[Input data Boundary: Start]

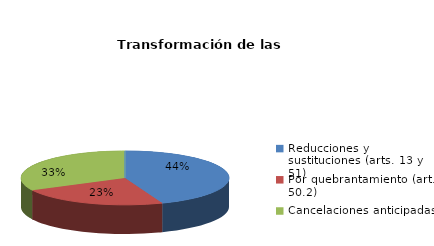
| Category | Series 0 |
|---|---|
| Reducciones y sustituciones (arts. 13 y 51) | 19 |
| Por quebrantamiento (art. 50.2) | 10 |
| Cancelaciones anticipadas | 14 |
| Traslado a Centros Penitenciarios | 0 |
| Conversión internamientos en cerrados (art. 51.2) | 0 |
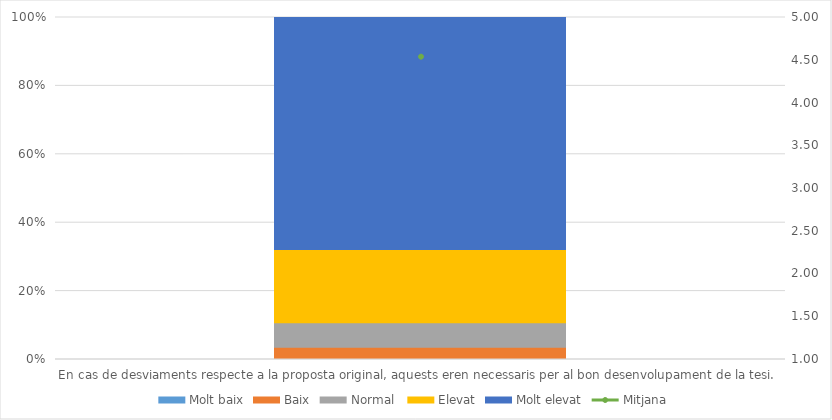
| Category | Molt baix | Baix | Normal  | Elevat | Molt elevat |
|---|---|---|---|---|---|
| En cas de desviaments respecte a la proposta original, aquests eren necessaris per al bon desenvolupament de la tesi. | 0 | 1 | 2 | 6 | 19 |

[Input data Boundary: End]
[Input data Boundary: Start]

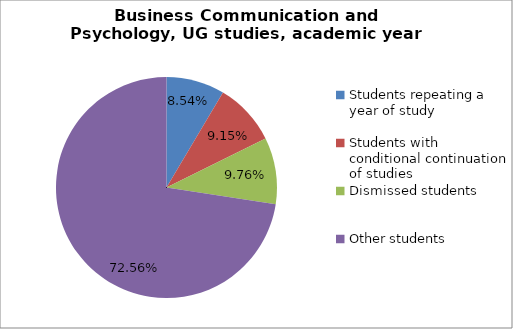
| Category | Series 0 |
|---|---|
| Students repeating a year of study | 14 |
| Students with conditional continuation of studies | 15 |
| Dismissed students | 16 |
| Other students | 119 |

[Input data Boundary: End]

• _Your task_: The answer must be the lines above from the one containing "50.2) | 10 |" through the one containing "1 | 2 | 6 | 19 |", reproduced exactly, with no pictures and nothing else.

• _Solution to this problem_:
| Por quebrantamiento (art. 50.2) | 10 |
| Cancelaciones anticipadas | 14 |
| Traslado a Centros Penitenciarios | 0 |
| Conversión internamientos en cerrados (art. 51.2) | 0 |
| Category | Molt baix | Baix | Normal  | Elevat | Molt elevat |
|---|---|---|---|---|---|
| En cas de desviaments respecte a la proposta original, aquests eren necessaris per al bon desenvolupament de la tesi. | 0 | 1 | 2 | 6 | 19 |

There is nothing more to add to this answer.